Hymnals of the convent of Marcilla, Navarre, Spain.

The bibliographic wealth of this convent, founded by Cistercians and acquired by the Augustinian Recollects who have inhabited it since 1865, has yet to be sufficiently explored. Recently, the couple María Gemberro-Ustárroz and Emilio Ros-Fábregas, authorities in bibliographical research, have devoted many hours to the study of the hymns of the convent in Marcilla, Navarre, Spain.

A couple of internationally renowned musicologists have devoted two intense days of work to revising and studying the hymnals from the Marcilla convent. María Gembero-Ustárroz and Emilio Ros-Fábregas form an odd couple: a married couple in which both are researchers at the Higher Council for Scientific Research at its headquarters in Barcelona. For years they have been carrying out a patient task of locating and studying musical scores and sources, which has resulted in important contributions, such as a musical history of Navarra or the digital platform Books of Hispanic Polyphony / Libros de Polifonía Hispana, which to date is the most complete census of sources and information on Hispanic polyphony.

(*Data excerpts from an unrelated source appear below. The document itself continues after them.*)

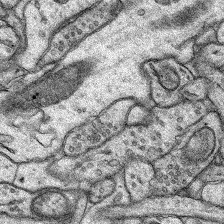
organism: Rat
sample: Hippocampus
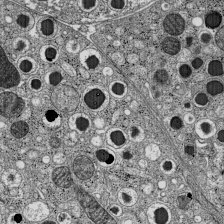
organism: C57BL Mouse
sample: Pancreatic islet
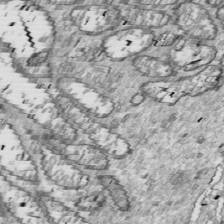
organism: Drosophila
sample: Cell division; meiosis; drosophila spermatocytes
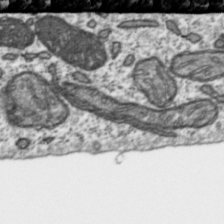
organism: Toxoplasma gondii
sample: Parasites in a vacuole inside a host cell
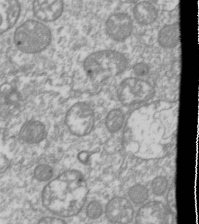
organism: Drosophila
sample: Cell division; meiosis; drosophila spermatocytes
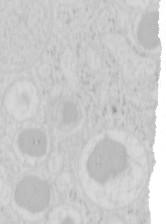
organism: Mouse
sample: Pancreas
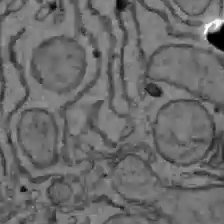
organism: C57BL Mouse
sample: Liver
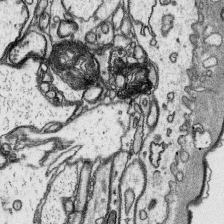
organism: Platynereis dumerilii
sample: Parapodia
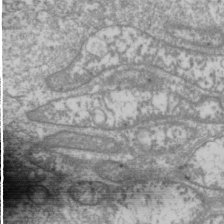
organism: Drosophila
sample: Cell division; meiosis; drosophila spermatocytes
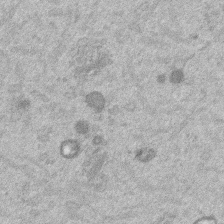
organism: Mouse
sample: Dividing mouse embryo 1 cell stage
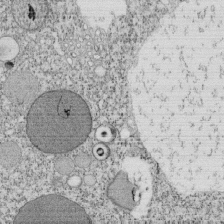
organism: Tetrahymena
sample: Cilia in tetrahymena
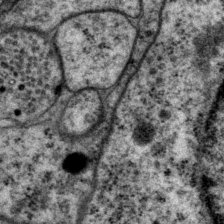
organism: P. pacificus
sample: Pharynx
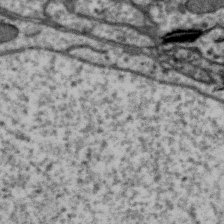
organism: Zebra finch
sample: Brain
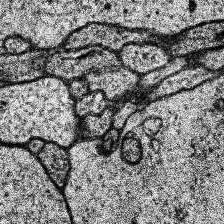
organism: Human
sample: Temporal Lobe
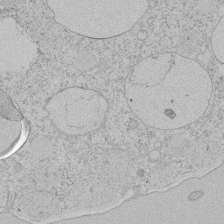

By chance they had learned of the existence of the 13 recoleto Hymnals that are kept in the convent of Marcilla. Nine of them come from the old convent of El Portillo, in the city of Zaragoza, headquarters of the province of Aragon. They are dated between 1689 and 1742. Together, they constitute one of the few jewels saved from the shipwreck caused by the Confiscation of 1835. A stroke of fortune made them move to the only Recollect convent that was saved, the Monteagudo novitiate; and later they ended up in the Marcilla library, when this was the main house of studies in the Province of Saint Nicholas of Tolentine.

Unlike those nine, which are beautifully set to music, the two belonging to the then-called Colegio de Marcilla only collect the text of the different canonical hours. These are much more modern, since they are dated in 1868, when the formative movement of what had been a Cistercian monastery was beginning until 1835. The same as the previous ones, the two volumes from Marcilla are written on parchment and decorated with numerous tacks and fittings that reinforce the wooden covers.

The two researchers could not hide the impression that the set of hymnals lined up in one of the Marseille cloisters caused them, the most appropriate setting for the gigantic size of these volumes, 70/80 centimeters high and 20/25 kilos in weight.

They devoted two whole days to reviewing them in detail, on August 17 and 18, taking their notes and checking the few that they had previously been able to obtain. And they still had time to spare, in short, to photograph them page by page. They took home the main work, study and documentation, which requires time for reflection and perhaps writing if, as we hope, their conclusions deserve to be reflected in a separate publication.